Ports and Virtual Network
All exposed ports can be configured and most can be disabled. Make sure that enough DC/OS nodes with all necessary ports unused are available. If cannot guarantee that, you can enable the virtual network where every node gets its own IP address. You cannot move in or out of the virtual network after the first deployment.
Most ports that are exposed also have a load balancing Virtual IP (VIP) configured. The domain of the VIP can be found (together with all direct connections to individual nodes) in the endpoints section of the created service in the DC/OS Web UI. For connections from outside the cluster via marathon-lb additional configuration is necessary.
Readiness and Health Check
Both checks currently only contain a very basic check because HiveMQ does not have an endpoint to communicate its health.
External Dependencies & Development
The framework automatically downloads HiveMQ 4.0.2 and Java 11.0.2 from their respective sources defined in resource.json. The service will fail if one of these is not available any more.
Because these external dependencies need to be downloaded every time a node is started, development can be sped up by downloading them to the cluster's artifact storage (probably minio) and replacing the URLs in resource.json.

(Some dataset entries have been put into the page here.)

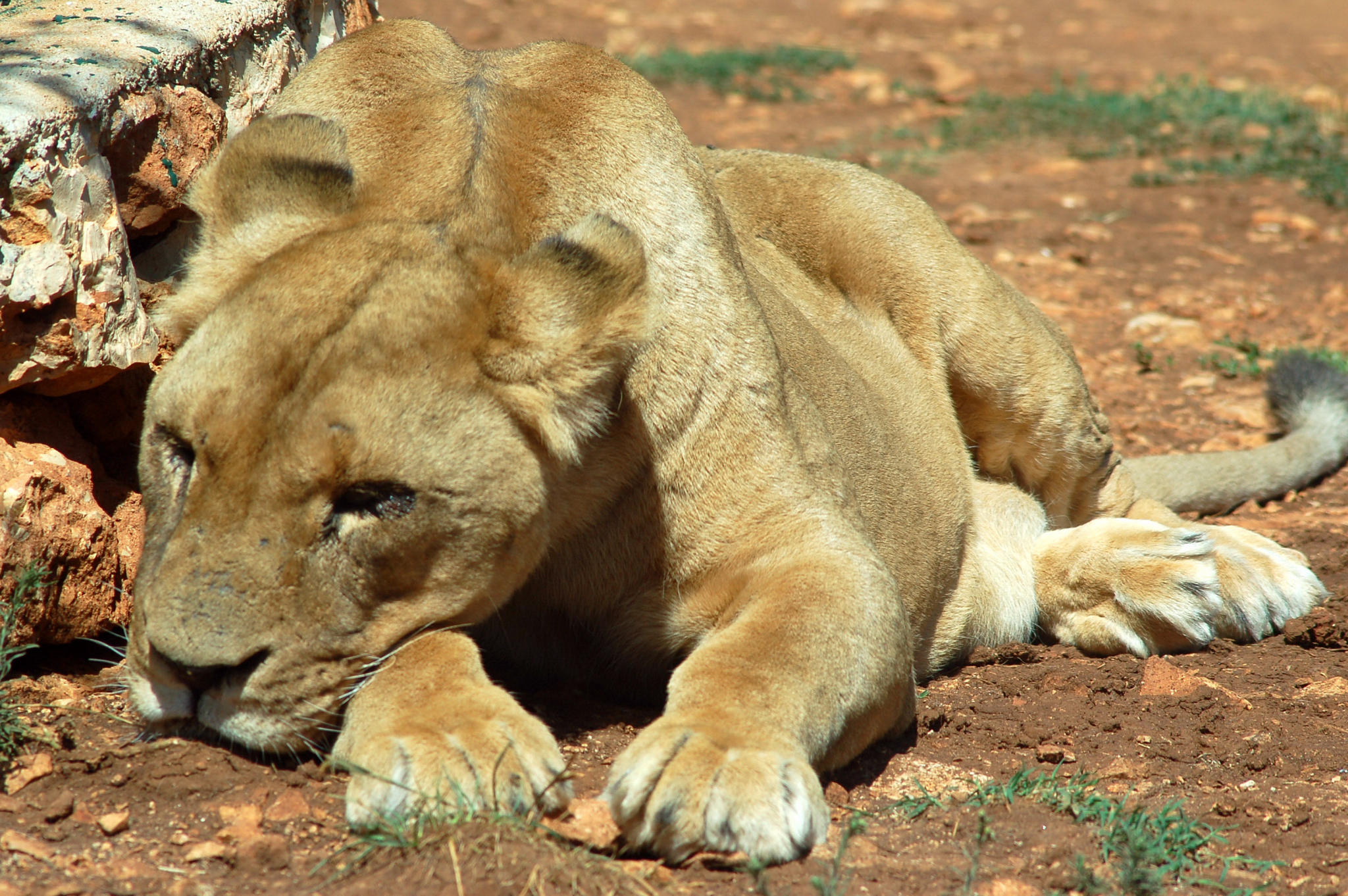 Zoosafari
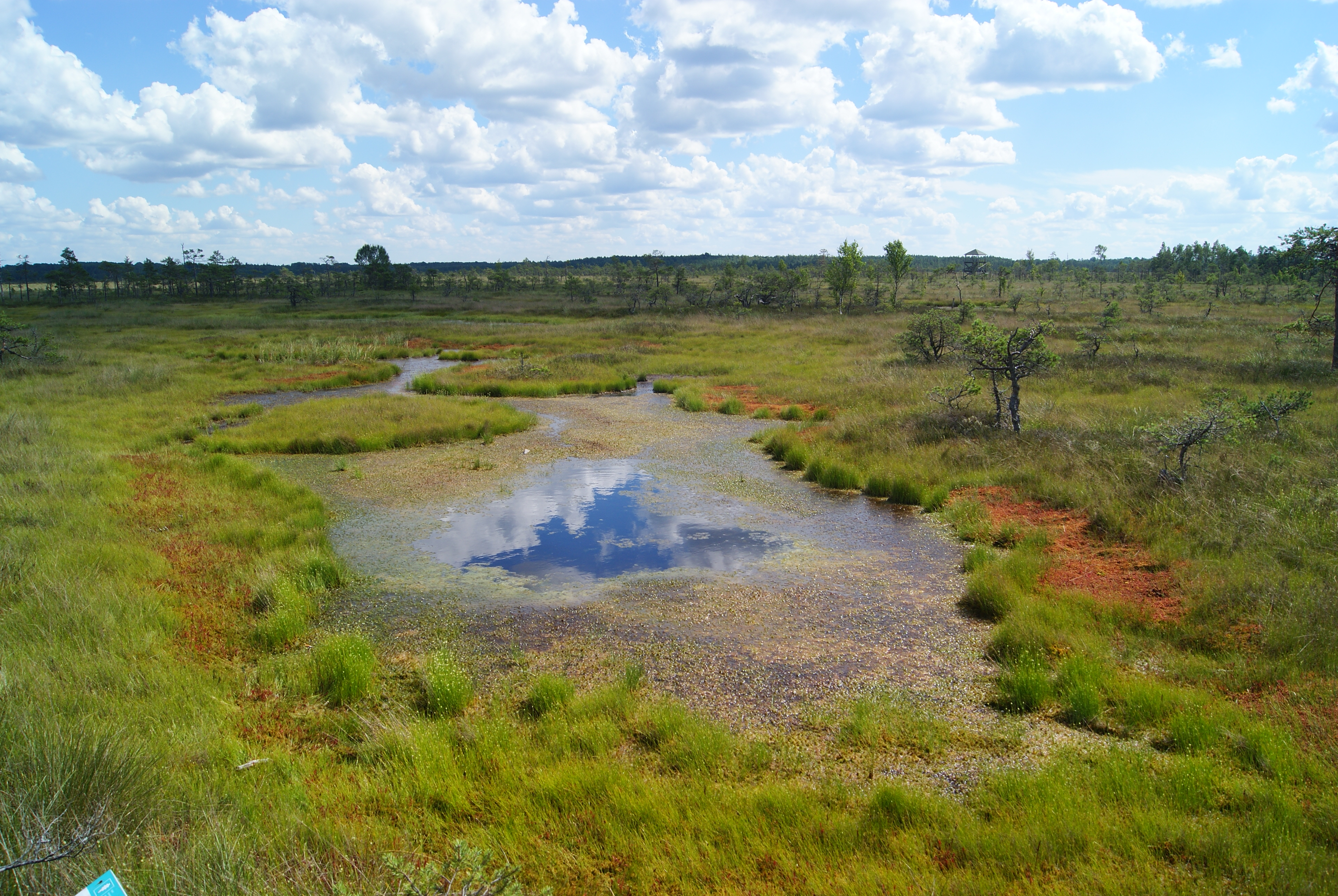 Vasenieku purvs
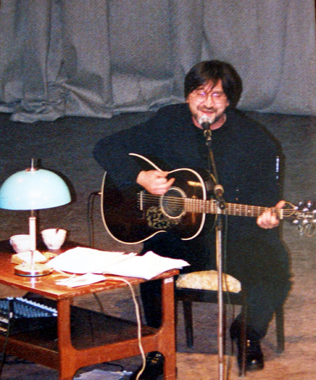 Юрий Шевчук. Сольный концерт в Барнауле
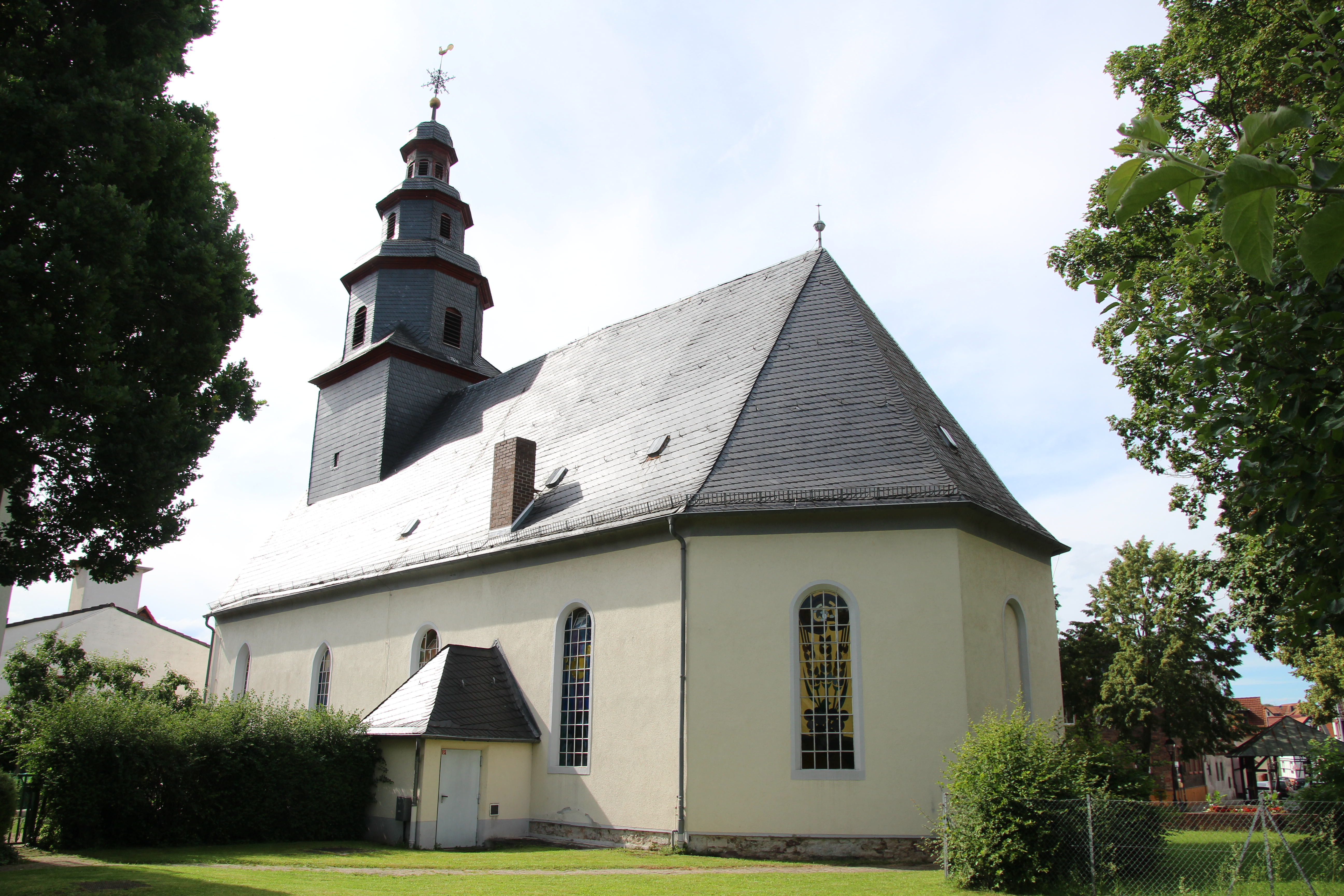 Ev. Kirche
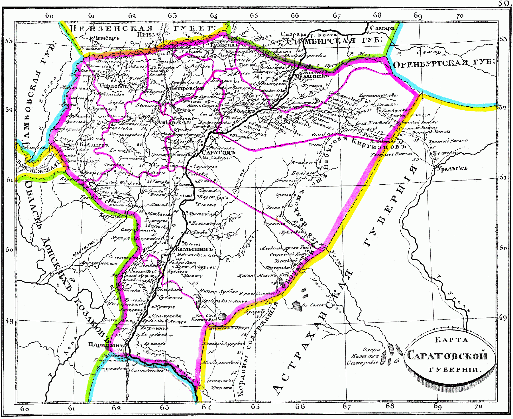 Карта Саратовской губернии, 1835

If you plan to continue working on the scheduler, it might be worth compiling the scheduler locally (instead of in a Docker
dcosdev build java). To do that, install a compatible Java (openjdk8) and Gradle (4.8) version and run
gradle check DistZip in /framework/java/scheduler. When building locally, all dependencies will be downloaded only once
instead of every time a build is started in Docker.
For cluster discovery the DC/OS Cluster discovery plugin from here is used. It does not require any configuration, as it reads the location of the scheduler from the task environment and calls the scheduler /endpoints endpoint directly, which is automatically exposed. All discovery ports and IP addresses are read and returned to HiveMQ. That means, every node could expose the cluster discovery on a random port and they would still find each other. Currently the cluster discovery port is defined by the user for all nodes. If you struggle to find a port that is open on all nodes, you can set the discovery port to 0 to generate a random port.
The operation as a cluster can be disabled, which will result in multiple individual HiveMQ servers that are not connected. This is not recommended as there is no redundancy or failsafe. If you need multiple independent HiveMQs, you can create multiple clusters as well. If you do so, please make sure that you change the ports of the second cluster or enable the virtual network if you want to run multiple instances on the same DC/OS nodes.
This framework is based on the DC/OS SDK and was developed using dcosdev. Thanks to Mesosphere for providing these tools.
This project is currently not associated with dc-square, the makers of HiveMQ.
This software is provided as-is. Use at your own risk.